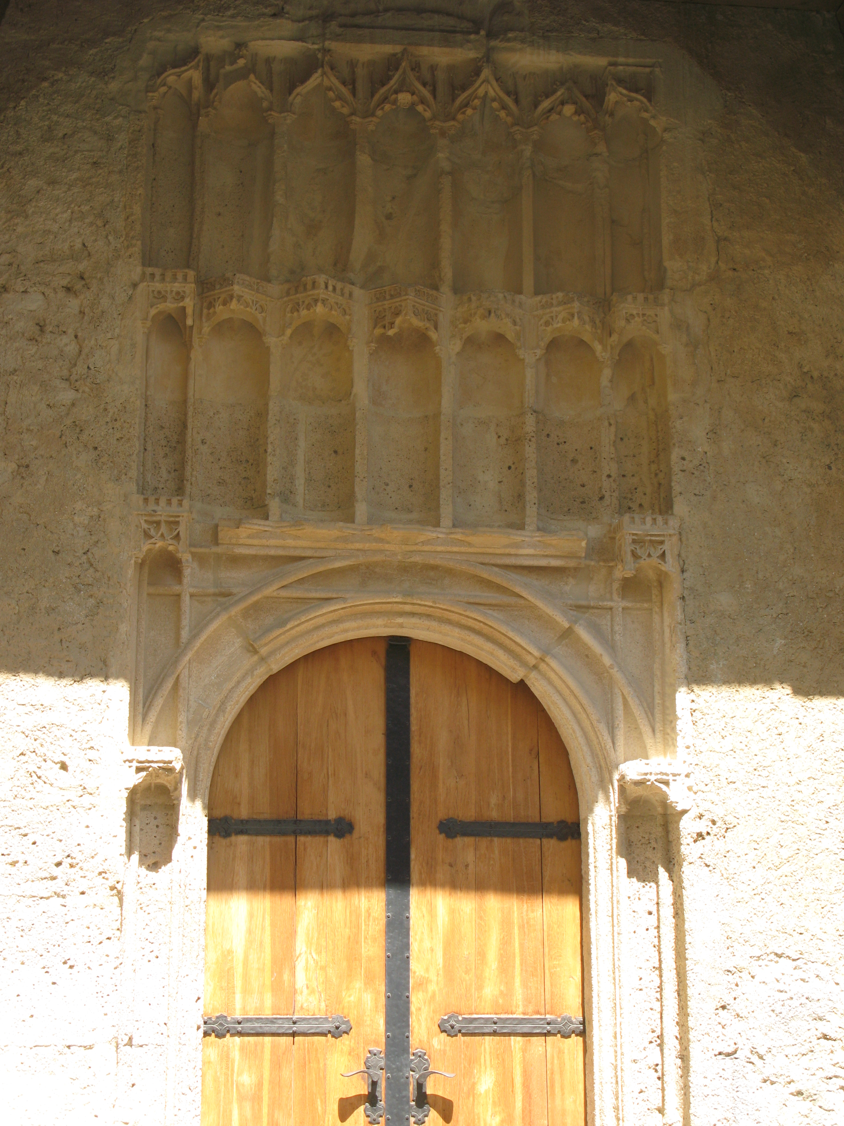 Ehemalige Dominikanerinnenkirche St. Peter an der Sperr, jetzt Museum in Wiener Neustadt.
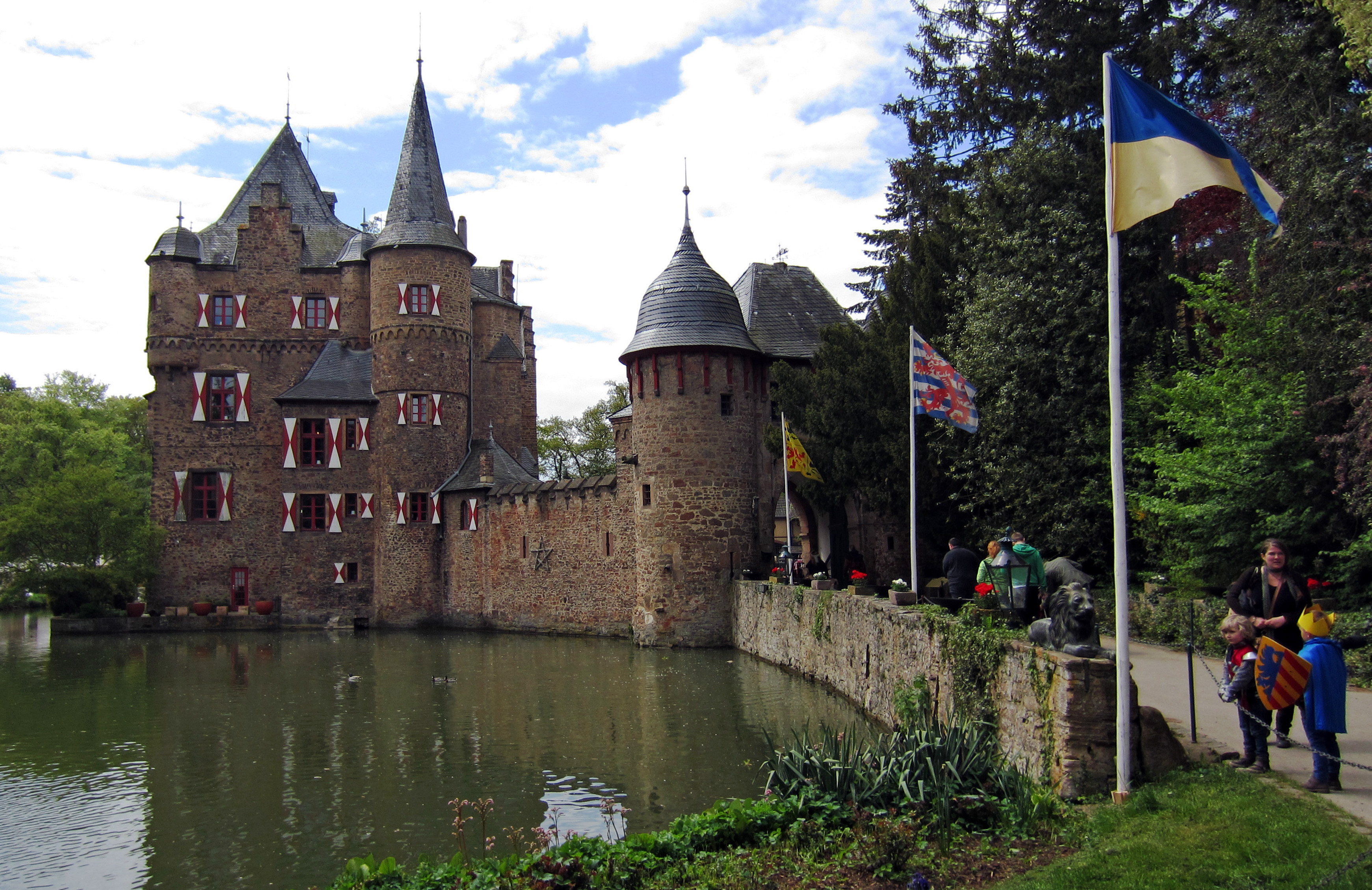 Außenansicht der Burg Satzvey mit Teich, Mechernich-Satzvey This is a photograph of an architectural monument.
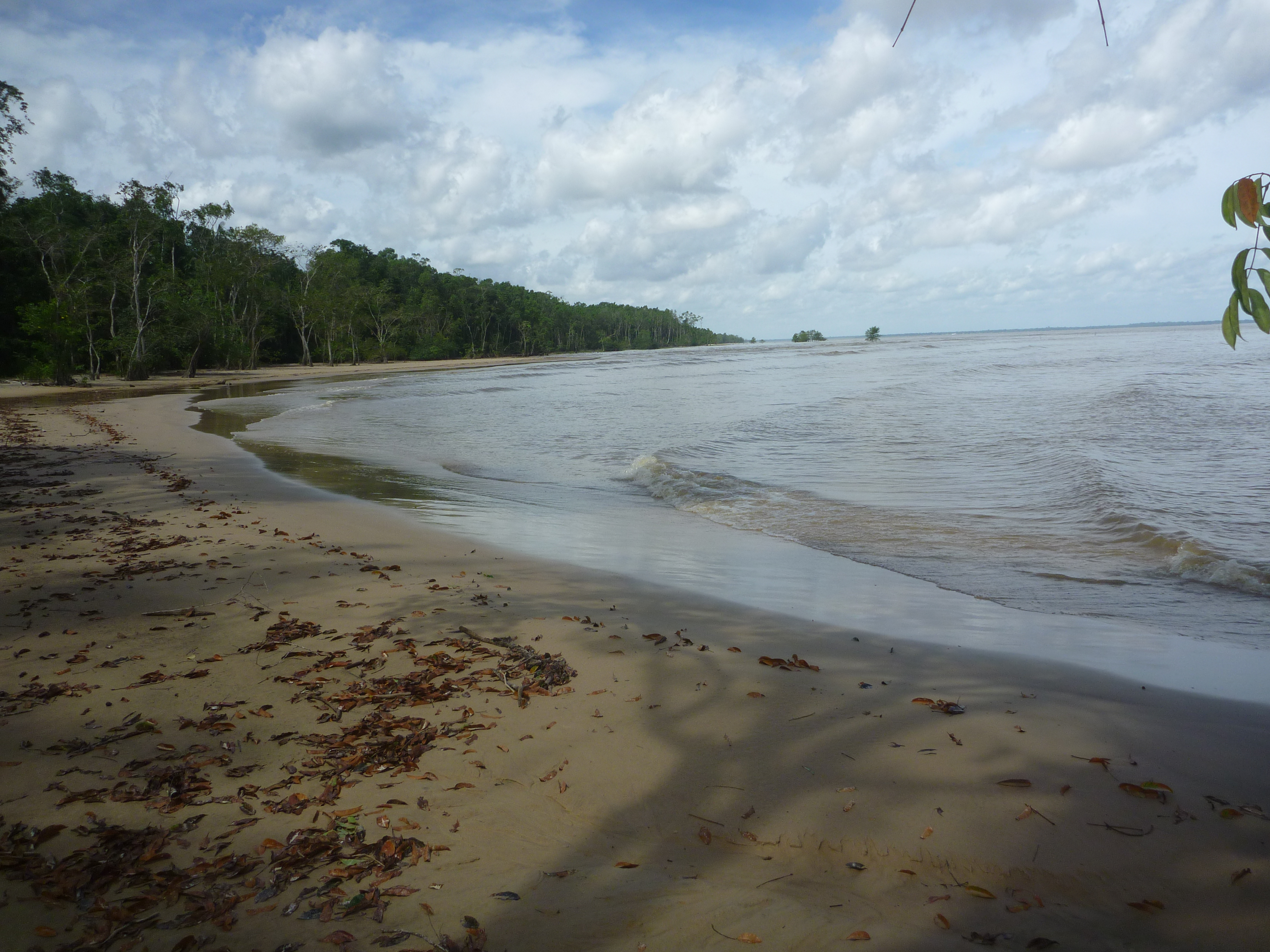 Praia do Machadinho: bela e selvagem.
------
= TASK DESCRIPTION =
Restate all of the material above word for word, excluding the pictures.

= THE ANSWER =
 Ehemalige Dominikanerinnenkirche St. Peter an der Sperr, jetzt Museum in Wiener Neustadt.
 Außenansicht der Burg Satzvey mit Teich, Mechernich-Satzvey This is a photograph of an architectural monument.
 Praia do Machadinho: bela e selvagem.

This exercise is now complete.